> **Work instructions**:
Copy all of the data below exactly as it is given.

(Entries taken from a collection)
--------------------
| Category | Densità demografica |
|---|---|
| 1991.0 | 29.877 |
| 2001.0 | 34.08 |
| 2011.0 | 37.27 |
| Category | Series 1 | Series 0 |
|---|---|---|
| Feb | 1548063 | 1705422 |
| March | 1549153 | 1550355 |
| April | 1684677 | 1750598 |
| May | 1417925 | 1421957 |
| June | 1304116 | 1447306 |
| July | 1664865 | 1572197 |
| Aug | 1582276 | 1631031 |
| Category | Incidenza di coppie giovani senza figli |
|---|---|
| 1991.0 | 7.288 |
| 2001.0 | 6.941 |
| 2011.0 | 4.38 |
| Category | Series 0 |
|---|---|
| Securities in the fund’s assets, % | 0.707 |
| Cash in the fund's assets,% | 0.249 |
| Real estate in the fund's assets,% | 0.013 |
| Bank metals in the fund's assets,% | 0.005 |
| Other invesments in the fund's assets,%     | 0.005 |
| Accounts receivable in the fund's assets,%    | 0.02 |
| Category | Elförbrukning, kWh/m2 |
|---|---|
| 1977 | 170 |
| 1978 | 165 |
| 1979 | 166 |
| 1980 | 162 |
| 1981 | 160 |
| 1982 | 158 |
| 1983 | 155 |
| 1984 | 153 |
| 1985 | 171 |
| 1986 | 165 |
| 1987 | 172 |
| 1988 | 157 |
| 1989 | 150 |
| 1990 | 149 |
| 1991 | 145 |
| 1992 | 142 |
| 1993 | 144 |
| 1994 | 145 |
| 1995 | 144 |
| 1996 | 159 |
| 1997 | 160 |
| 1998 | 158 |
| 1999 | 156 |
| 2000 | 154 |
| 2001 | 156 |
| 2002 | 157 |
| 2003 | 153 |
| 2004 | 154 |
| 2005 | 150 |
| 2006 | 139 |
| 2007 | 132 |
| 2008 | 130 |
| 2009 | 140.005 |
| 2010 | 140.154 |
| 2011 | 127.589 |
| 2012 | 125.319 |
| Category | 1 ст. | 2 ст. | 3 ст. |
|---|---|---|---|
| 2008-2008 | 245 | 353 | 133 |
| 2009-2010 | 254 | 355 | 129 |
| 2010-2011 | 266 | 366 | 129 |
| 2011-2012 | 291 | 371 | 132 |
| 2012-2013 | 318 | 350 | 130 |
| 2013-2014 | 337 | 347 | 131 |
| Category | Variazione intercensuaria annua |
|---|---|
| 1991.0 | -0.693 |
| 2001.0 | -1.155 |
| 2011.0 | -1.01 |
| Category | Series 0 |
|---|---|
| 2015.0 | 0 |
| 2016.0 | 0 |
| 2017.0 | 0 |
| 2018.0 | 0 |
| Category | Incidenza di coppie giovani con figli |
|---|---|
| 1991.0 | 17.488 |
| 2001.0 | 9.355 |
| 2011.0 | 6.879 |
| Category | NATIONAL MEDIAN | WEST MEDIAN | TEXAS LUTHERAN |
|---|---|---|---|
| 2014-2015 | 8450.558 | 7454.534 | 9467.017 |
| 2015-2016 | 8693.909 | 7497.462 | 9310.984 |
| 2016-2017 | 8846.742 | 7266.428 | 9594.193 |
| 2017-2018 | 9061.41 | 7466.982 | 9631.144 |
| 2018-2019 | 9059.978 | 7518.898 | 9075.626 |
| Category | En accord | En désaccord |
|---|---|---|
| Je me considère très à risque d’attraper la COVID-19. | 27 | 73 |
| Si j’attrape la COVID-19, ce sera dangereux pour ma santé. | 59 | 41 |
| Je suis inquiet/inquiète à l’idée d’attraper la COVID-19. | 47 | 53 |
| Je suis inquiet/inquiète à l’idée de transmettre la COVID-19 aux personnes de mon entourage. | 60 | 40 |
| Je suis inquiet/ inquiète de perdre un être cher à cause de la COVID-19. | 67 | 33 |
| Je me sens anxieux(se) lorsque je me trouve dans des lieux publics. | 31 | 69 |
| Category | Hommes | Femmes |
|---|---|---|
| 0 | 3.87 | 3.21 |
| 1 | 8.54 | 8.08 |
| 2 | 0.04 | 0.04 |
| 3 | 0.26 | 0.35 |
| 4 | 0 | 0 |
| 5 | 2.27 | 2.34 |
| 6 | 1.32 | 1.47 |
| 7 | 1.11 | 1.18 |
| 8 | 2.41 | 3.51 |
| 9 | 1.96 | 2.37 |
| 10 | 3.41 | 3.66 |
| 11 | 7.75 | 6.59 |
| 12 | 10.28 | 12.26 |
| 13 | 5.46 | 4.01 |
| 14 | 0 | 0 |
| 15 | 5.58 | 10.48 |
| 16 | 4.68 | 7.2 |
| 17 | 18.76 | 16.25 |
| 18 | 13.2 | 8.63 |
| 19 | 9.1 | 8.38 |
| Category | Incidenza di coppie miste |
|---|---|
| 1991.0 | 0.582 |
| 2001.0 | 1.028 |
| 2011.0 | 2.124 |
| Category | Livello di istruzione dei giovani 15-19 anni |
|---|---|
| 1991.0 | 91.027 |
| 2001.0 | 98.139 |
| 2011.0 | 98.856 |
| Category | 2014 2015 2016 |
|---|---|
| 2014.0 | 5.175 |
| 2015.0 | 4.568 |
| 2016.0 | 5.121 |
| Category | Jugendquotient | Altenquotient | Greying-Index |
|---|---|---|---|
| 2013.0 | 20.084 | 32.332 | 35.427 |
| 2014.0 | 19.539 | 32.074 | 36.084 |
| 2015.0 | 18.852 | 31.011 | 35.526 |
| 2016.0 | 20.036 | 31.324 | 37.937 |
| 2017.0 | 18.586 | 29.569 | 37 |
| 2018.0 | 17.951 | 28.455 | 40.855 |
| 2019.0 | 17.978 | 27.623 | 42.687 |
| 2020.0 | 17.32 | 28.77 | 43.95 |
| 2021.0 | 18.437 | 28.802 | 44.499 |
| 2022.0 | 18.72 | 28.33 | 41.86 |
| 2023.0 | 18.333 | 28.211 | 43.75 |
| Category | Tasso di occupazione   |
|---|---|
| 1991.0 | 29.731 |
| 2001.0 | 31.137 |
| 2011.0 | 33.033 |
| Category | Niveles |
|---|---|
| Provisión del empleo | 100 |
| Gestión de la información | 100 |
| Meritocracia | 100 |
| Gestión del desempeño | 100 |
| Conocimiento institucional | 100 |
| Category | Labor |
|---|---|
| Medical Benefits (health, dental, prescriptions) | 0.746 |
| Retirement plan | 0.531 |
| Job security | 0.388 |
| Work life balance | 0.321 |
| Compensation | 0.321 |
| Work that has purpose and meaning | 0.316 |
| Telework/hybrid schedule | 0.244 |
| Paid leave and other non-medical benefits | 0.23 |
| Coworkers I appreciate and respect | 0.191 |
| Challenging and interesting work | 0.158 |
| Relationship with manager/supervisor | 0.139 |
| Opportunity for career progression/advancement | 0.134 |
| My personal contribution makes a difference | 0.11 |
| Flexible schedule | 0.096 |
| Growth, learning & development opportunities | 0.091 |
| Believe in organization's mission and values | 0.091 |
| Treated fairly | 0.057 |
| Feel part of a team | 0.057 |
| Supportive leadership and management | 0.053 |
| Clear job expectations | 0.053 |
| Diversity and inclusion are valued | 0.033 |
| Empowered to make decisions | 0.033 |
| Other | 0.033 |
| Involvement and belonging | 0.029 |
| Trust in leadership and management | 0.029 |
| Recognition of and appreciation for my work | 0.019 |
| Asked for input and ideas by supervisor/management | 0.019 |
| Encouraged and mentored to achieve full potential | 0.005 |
--------------------
> **Task answer**:
| Category | Densità demografica |
|---|---|
| 1991.0 | 29.877 |
| 2001.0 | 34.08 |
| 2011.0 | 37.27 |
| Category | Series 1 | Series 0 |
|---|---|---|
| Feb | 1548063 | 1705422 |
| March | 1549153 | 1550355 |
| April | 1684677 | 1750598 |
| May | 1417925 | 1421957 |
| June | 1304116 | 1447306 |
| July | 1664865 | 1572197 |
| Aug | 1582276 | 1631031 |
| Category | Incidenza di coppie giovani senza figli |
|---|---|
| 1991.0 | 7.288 |
| 2001.0 | 6.941 |
| 2011.0 | 4.38 |
| Category | Series 0 |
|---|---|
| Securities in the fund’s assets, % | 0.707 |
| Cash in the fund's assets,% | 0.249 |
| Real estate in the fund's assets,% | 0.013 |
| Bank metals in the fund's assets,% | 0.005 |
| Other invesments in the fund's assets,%     | 0.005 |
| Accounts receivable in the fund's assets,%    | 0.02 |
| Category | Elförbrukning, kWh/m2 |
|---|---|
| 1977 | 170 |
| 1978 | 165 |
| 1979 | 166 |
| 1980 | 162 |
| 1981 | 160 |
| 1982 | 158 |
| 1983 | 155 |
| 1984 | 153 |
| 1985 | 171 |
| 1986 | 165 |
| 1987 | 172 |
| 1988 | 157 |
| 1989 | 150 |
| 1990 | 149 |
| 1991 | 145 |
| 1992 | 142 |
| 1993 | 144 |
| 1994 | 145 |
| 1995 | 144 |
| 1996 | 159 |
| 1997 | 160 |
| 1998 | 158 |
| 1999 | 156 |
| 2000 | 154 |
| 2001 | 156 |
| 2002 | 157 |
| 2003 | 153 |
| 2004 | 154 |
| 2005 | 150 |
| 2006 | 139 |
| 2007 | 132 |
| 2008 | 130 |
| 2009 | 140.005 |
| 2010 | 140.154 |
| 2011 | 127.589 |
| 2012 | 125.319 |
| Category | 1 ст. | 2 ст. | 3 ст. |
|---|---|---|---|
| 2008-2008 | 245 | 353 | 133 |
| 2009-2010 | 254 | 355 | 129 |
| 2010-2011 | 266 | 366 | 129 |
| 2011-2012 | 291 | 371 | 132 |
| 2012-2013 | 318 | 350 | 130 |
| 2013-2014 | 337 | 347 | 131 |
| Category | Variazione intercensuaria annua |
|---|---|
| 1991.0 | -0.693 |
| 2001.0 | -1.155 |
| 2011.0 | -1.01 |
| Category | Series 0 |
|---|---|
| 2015.0 | 0 |
| 2016.0 | 0 |
| 2017.0 | 0 |
| 2018.0 | 0 |
| Category | Incidenza di coppie giovani con figli |
|---|---|
| 1991.0 | 17.488 |
| 2001.0 | 9.355 |
| 2011.0 | 6.879 |
| Category | NATIONAL MEDIAN | WEST MEDIAN | TEXAS LUTHERAN |
|---|---|---|---|
| 2014-2015 | 8450.558 | 7454.534 | 9467.017 |
| 2015-2016 | 8693.909 | 7497.462 | 9310.984 |
| 2016-2017 | 8846.742 | 7266.428 | 9594.193 |
| 2017-2018 | 9061.41 | 7466.982 | 9631.144 |
| 2018-2019 | 9059.978 | 7518.898 | 9075.626 |
| Category | En accord | En désaccord |
|---|---|---|
| Je me considère très à risque d’attraper la COVID-19. | 27 | 73 |
| Si j’attrape la COVID-19, ce sera dangereux pour ma santé. | 59 | 41 |
| Je suis inquiet/inquiète à l’idée d’attraper la COVID-19. | 47 | 53 |
| Je suis inquiet/inquiète à l’idée de transmettre la COVID-19 aux personnes de mon entourage. | 60 | 40 |
| Je suis inquiet/ inquiète de perdre un être cher à cause de la COVID-19. | 67 | 33 |
| Je me sens anxieux(se) lorsque je me trouve dans des lieux publics. | 31 | 69 |
| Category | Hommes | Femmes |
|---|---|---|
| 0 | 3.87 | 3.21 |
| 1 | 8.54 | 8.08 |
| 2 | 0.04 | 0.04 |
| 3 | 0.26 | 0.35 |
| 4 | 0 | 0 |
| 5 | 2.27 | 2.34 |
| 6 | 1.32 | 1.47 |
| 7 | 1.11 | 1.18 |
| 8 | 2.41 | 3.51 |
| 9 | 1.96 | 2.37 |
| 10 | 3.41 | 3.66 |
| 11 | 7.75 | 6.59 |
| 12 | 10.28 | 12.26 |
| 13 | 5.46 | 4.01 |
| 14 | 0 | 0 |
| 15 | 5.58 | 10.48 |
| 16 | 4.68 | 7.2 |
| 17 | 18.76 | 16.25 |
| 18 | 13.2 | 8.63 |
| 19 | 9.1 | 8.38 |
| Category | Incidenza di coppie miste |
|---|---|
| 1991.0 | 0.582 |
| 2001.0 | 1.028 |
| 2011.0 | 2.124 |
| Category | Livello di istruzione dei giovani 15-19 anni |
|---|---|
| 1991.0 | 91.027 |
| 2001.0 | 98.139 |
| 2011.0 | 98.856 |
| Category | 2014 2015 2016 |
|---|---|
| 2014.0 | 5.175 |
| 2015.0 | 4.568 |
| 2016.0 | 5.121 |
| Category | Jugendquotient | Altenquotient | Greying-Index |
|---|---|---|---|
| 2013.0 | 20.084 | 32.332 | 35.427 |
| 2014.0 | 19.539 | 32.074 | 36.084 |
| 2015.0 | 18.852 | 31.011 | 35.526 |
| 2016.0 | 20.036 | 31.324 | 37.937 |
| 2017.0 | 18.586 | 29.569 | 37 |
| 2018.0 | 17.951 | 28.455 | 40.855 |
| 2019.0 | 17.978 | 27.623 | 42.687 |
| 2020.0 | 17.32 | 28.77 | 43.95 |
| 2021.0 | 18.437 | 28.802 | 44.499 |
| 2022.0 | 18.72 | 28.33 | 41.86 |
| 2023.0 | 18.333 | 28.211 | 43.75 |
| Category | Tasso di occupazione   |
|---|---|
| 1991.0 | 29.731 |
| 2001.0 | 31.137 |
| 2011.0 | 33.033 |
| Category | Niveles |
|---|---|
| Provisión del empleo | 100 |
| Gestión de la información | 100 |
| Meritocracia | 100 |
| Gestión del desempeño | 100 |
| Conocimiento institucional | 100 |
| Category | Labor |
|---|---|
| Medical Benefits (health, dental, prescriptions) | 0.746 |
| Retirement plan | 0.531 |
| Job security | 0.388 |
| Work life balance | 0.321 |
| Compensation | 0.321 |
| Work that has purpose and meaning | 0.316 |
| Telework/hybrid schedule | 0.244 |
| Paid leave and other non-medical benefits | 0.23 |
| Coworkers I appreciate and respect | 0.191 |
| Challenging and interesting work | 0.158 |
| Relationship with manager/supervisor | 0.139 |
| Opportunity for career progression/advancement | 0.134 |
| My personal contribution makes a difference | 0.11 |
| Flexible schedule | 0.096 |
| Growth, learning & development opportunities | 0.091 |
| Believe in organization's mission and values | 0.091 |
| Treated fairly | 0.057 |
| Feel part of a team | 0.057 |
| Supportive leadership and management | 0.053 |
| Clear job expectations | 0.053 |
| Diversity and inclusion are valued | 0.033 |
| Empowered to make decisions | 0.033 |
| Other | 0.033 |
| Involvement and belonging | 0.029 |
| Trust in leadership and management | 0.029 |
| Recognition of and appreciation for my work | 0.019 |
| Asked for input and ideas by supervisor/management | 0.019 |
| Encouraged and mentored to achieve full potential | 0.005 |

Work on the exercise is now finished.